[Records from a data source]
******************************

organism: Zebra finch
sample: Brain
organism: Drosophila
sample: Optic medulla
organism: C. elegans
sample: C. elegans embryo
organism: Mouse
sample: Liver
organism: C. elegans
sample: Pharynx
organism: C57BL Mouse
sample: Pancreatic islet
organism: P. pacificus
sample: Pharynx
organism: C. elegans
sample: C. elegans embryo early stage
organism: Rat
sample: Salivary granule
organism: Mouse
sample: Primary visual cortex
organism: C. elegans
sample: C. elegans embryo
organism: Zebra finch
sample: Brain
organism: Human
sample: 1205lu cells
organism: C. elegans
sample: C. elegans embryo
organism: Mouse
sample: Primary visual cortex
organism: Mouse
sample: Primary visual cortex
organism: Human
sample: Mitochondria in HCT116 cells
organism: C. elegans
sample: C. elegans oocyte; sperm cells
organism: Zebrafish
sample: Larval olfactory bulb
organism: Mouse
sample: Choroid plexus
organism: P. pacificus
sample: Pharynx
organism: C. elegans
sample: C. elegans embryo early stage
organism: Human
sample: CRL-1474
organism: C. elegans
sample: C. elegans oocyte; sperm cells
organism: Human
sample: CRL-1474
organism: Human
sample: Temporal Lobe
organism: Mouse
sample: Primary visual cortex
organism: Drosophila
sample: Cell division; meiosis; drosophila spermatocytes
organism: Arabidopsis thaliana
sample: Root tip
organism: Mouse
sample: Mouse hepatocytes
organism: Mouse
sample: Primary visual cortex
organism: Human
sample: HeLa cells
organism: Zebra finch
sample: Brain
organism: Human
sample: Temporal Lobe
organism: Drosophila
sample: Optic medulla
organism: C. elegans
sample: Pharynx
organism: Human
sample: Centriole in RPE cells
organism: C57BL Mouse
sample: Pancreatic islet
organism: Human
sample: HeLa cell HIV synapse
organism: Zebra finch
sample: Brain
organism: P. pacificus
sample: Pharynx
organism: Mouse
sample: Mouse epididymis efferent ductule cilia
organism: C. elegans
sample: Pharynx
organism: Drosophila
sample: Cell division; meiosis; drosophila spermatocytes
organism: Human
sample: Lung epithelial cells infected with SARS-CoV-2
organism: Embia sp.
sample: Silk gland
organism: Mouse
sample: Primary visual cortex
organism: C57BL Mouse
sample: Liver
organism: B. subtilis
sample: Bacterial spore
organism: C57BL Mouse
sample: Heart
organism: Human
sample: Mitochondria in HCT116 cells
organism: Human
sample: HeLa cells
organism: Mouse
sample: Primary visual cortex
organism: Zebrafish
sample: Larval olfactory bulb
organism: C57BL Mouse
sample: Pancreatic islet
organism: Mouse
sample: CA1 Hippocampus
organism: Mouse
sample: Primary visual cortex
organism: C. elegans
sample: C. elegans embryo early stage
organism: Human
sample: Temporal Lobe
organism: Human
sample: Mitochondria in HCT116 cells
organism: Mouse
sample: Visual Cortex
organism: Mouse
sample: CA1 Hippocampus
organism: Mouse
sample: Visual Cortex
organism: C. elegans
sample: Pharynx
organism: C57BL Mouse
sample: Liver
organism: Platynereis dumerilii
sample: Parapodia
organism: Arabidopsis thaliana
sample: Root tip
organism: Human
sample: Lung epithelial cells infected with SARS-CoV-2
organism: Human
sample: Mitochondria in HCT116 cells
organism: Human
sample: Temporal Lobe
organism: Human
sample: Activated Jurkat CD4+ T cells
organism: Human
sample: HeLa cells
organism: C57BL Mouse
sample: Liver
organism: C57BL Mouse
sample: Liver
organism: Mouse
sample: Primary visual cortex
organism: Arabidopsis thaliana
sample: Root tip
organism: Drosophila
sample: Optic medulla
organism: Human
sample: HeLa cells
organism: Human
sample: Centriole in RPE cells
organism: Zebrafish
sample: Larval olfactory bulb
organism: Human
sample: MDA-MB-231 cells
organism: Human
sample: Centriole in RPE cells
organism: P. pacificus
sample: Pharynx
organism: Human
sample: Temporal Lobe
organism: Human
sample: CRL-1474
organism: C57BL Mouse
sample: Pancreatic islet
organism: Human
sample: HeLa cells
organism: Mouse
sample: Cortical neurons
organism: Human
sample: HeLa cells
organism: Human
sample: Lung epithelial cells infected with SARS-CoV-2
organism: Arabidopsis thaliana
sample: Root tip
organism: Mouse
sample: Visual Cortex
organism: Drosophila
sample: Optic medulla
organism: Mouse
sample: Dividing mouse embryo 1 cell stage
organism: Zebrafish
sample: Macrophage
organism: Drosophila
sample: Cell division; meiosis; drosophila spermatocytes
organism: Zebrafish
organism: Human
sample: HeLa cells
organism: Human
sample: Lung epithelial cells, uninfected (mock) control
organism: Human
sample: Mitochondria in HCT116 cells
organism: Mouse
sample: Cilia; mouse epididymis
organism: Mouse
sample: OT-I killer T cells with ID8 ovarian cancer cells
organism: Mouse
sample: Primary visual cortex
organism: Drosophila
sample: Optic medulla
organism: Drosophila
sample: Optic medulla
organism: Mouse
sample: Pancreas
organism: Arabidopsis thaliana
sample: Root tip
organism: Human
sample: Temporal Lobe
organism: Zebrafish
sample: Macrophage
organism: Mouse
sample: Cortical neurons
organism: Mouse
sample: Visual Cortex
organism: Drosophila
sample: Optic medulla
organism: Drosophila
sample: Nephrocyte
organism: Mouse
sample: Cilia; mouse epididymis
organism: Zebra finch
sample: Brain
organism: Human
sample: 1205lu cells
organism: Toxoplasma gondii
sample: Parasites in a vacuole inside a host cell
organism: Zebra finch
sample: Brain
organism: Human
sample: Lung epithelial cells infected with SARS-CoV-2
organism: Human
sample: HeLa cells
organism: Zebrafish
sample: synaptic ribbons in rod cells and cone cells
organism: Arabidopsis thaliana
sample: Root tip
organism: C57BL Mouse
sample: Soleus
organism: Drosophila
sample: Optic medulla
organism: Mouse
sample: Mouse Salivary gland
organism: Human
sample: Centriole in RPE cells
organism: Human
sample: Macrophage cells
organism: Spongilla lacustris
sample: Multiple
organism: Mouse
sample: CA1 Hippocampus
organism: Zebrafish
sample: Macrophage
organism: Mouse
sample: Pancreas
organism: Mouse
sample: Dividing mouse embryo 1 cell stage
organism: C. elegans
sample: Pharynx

******************************

▶ **EXERCISE**:
Print all of the data exactly as it was given.

▶ **SOLUTION FOR THIS PROBLEM**:
organism: Zebra finch
sample: Brain
organism: Drosophila
sample: Optic medulla
organism: C. elegans
sample: C. elegans embryo
organism: Mouse
sample: Liver
organism: C. elegans
sample: Pharynx
organism: C57BL Mouse
sample: Pancreatic islet
organism: P. pacificus
sample: Pharynx
organism: C. elegans
sample: C. elegans embryo early stage
organism: Rat
sample: Salivary granule
organism: Mouse
sample: Primary visual cortex
organism: C. elegans
sample: C. elegans embryo
organism: Zebra finch
sample: Brain
organism: Human
sample: 1205lu cells
organism: C. elegans
sample: C. elegans embryo
organism: Mouse
sample: Primary visual cortex
organism: Mouse
sample: Primary visual cortex
organism: Human
sample: Mitochondria in HCT116 cells
organism: C. elegans
sample: C. elegans oocyte; sperm cells
organism: Zebrafish
sample: Larval olfactory bulb
organism: Mouse
sample: Choroid plexus
organism: P. pacificus
sample: Pharynx
organism: C. elegans
sample: C. elegans embryo early stage
organism: Human
sample: CRL-1474
organism: C. elegans
sample: C. elegans oocyte; sperm cells
organism: Human
sample: CRL-1474
organism: Human
sample: Temporal Lobe
organism: Mouse
sample: Primary visual cortex
organism: Drosophila
sample: Cell division; meiosis; drosophila spermatocytes
organism: Arabidopsis thaliana
sample: Root tip
organism: Mouse
sample: Mouse hepatocytes
organism: Mouse
sample: Primary visual cortex
organism: Human
sample: HeLa cells
organism: Zebra finch
sample: Brain
organism: Human
sample: Temporal Lobe
organism: Drosophila
sample: Optic medulla
organism: C. elegans
sample: Pharynx
organism: Human
sample: Centriole in RPE cells
organism: C57BL Mouse
sample: Pancreatic islet
organism: Human
sample: HeLa cell HIV synapse
organism: Zebra finch
sample: Brain
organism: P. pacificus
sample: Pharynx
organism: Mouse
sample: Mouse epididymis efferent ductule cilia
organism: C. elegans
sample: Pharynx
organism: Drosophila
sample: Cell division; meiosis; drosophila spermatocytes
organism: Human
sample: Lung epithelial cells infected with SARS-CoV-2
organism: Embia sp.
sample: Silk gland
organism: Mouse
sample: Primary visual cortex
organism: C57BL Mouse
sample: Liver
organism: B. subtilis
sample: Bacterial spore
organism: C57BL Mouse
sample: Heart
organism: Human
sample: Mitochondria in HCT116 cells
organism: Human
sample: HeLa cells
organism: Mouse
sample: Primary visual cortex
organism: Zebrafish
sample: Larval olfactory bulb
organism: C57BL Mouse
sample: Pancreatic islet
organism: Mouse
sample: CA1 Hippocampus
organism: Mouse
sample: Primary visual cortex
organism: C. elegans
sample: C. elegans embryo early stage
organism: Human
sample: Temporal Lobe
organism: Human
sample: Mitochondria in HCT116 cells
organism: Mouse
sample: Visual Cortex
organism: Mouse
sample: CA1 Hippocampus
organism: Mouse
sample: Visual Cortex
organism: C. elegans
sample: Pharynx
organism: C57BL Mouse
sample: Liver
organism: Platynereis dumerilii
sample: Parapodia
organism: Arabidopsis thaliana
sample: Root tip
organism: Human
sample: Lung epithelial cells infected with SARS-CoV-2
organism: Human
sample: Mitochondria in HCT116 cells
organism: Human
sample: Temporal Lobe
organism: Human
sample: Activated Jurkat CD4+ T cells
organism: Human
sample: HeLa cells
organism: C57BL Mouse
sample: Liver
organism: C57BL Mouse
sample: Liver
organism: Mouse
sample: Primary visual cortex
organism: Arabidopsis thaliana
sample: Root tip
organism: Drosophila
sample: Optic medulla
organism: Human
sample: HeLa cells
organism: Human
sample: Centriole in RPE cells
organism: Zebrafish
sample: Larval olfactory bulb
organism: Human
sample: MDA-MB-231 cells
organism: Human
sample: Centriole in RPE cells
organism: P. pacificus
sample: Pharynx
organism: Human
sample: Temporal Lobe
organism: Human
sample: CRL-1474
organism: C57BL Mouse
sample: Pancreatic islet
organism: Human
sample: HeLa cells
organism: Mouse
sample: Cortical neurons
organism: Human
sample: HeLa cells
organism: Human
sample: Lung epithelial cells infected with SARS-CoV-2
organism: Arabidopsis thaliana
sample: Root tip
organism: Mouse
sample: Visual Cortex
organism: Drosophila
sample: Optic medulla
organism: Mouse
sample: Dividing mouse embryo 1 cell stage
organism: Zebrafish
sample: Macrophage
organism: Drosophila
sample: Cell division; meiosis; drosophila spermatocytes
organism: Zebrafish
organism: Human
sample: HeLa cells
organism: Human
sample: Lung epithelial cells, uninfected (mock) control
organism: Human
sample: Mitochondria in HCT116 cells
organism: Mouse
sample: Cilia; mouse epididymis
organism: Mouse
sample: OT-I killer T cells with ID8 ovarian cancer cells
organism: Mouse
sample: Primary visual cortex
organism: Drosophila
sample: Optic medulla
organism: Drosophila
sample: Optic medulla
organism: Mouse
sample: Pancreas
organism: Arabidopsis thaliana
sample: Root tip
organism: Human
sample: Temporal Lobe
organism: Zebrafish
sample: Macrophage
organism: Mouse
sample: Cortical neurons
organism: Mouse
sample: Visual Cortex
organism: Drosophila
sample: Optic medulla
organism: Drosophila
sample: Nephrocyte
organism: Mouse
sample: Cilia; mouse epididymis
organism: Zebra finch
sample: Brain
organism: Human
sample: 1205lu cells
organism: Toxoplasma gondii
sample: Parasites in a vacuole inside a host cell
organism: Zebra finch
sample: Brain
organism: Human
sample: Lung epithelial cells infected with SARS-CoV-2
organism: Human
sample: HeLa cells
organism: Zebrafish
sample: synaptic ribbons in rod cells and cone cells
organism: Arabidopsis thaliana
sample: Root tip
organism: C57BL Mouse
sample: Soleus
organism: Drosophila
sample: Optic medulla
organism: Mouse
sample: Mouse Salivary gland
organism: Human
sample: Centriole in RPE cells
organism: Human
sample: Macrophage cells
organism: Spongilla lacustris
sample: Multiple
organism: Mouse
sample: CA1 Hippocampus
organism: Zebrafish
sample: Macrophage
organism: Mouse
sample: Pancreas
organism: Mouse
sample: Dividing mouse embryo 1 cell stage
organism: C. elegans
sample: Pharynx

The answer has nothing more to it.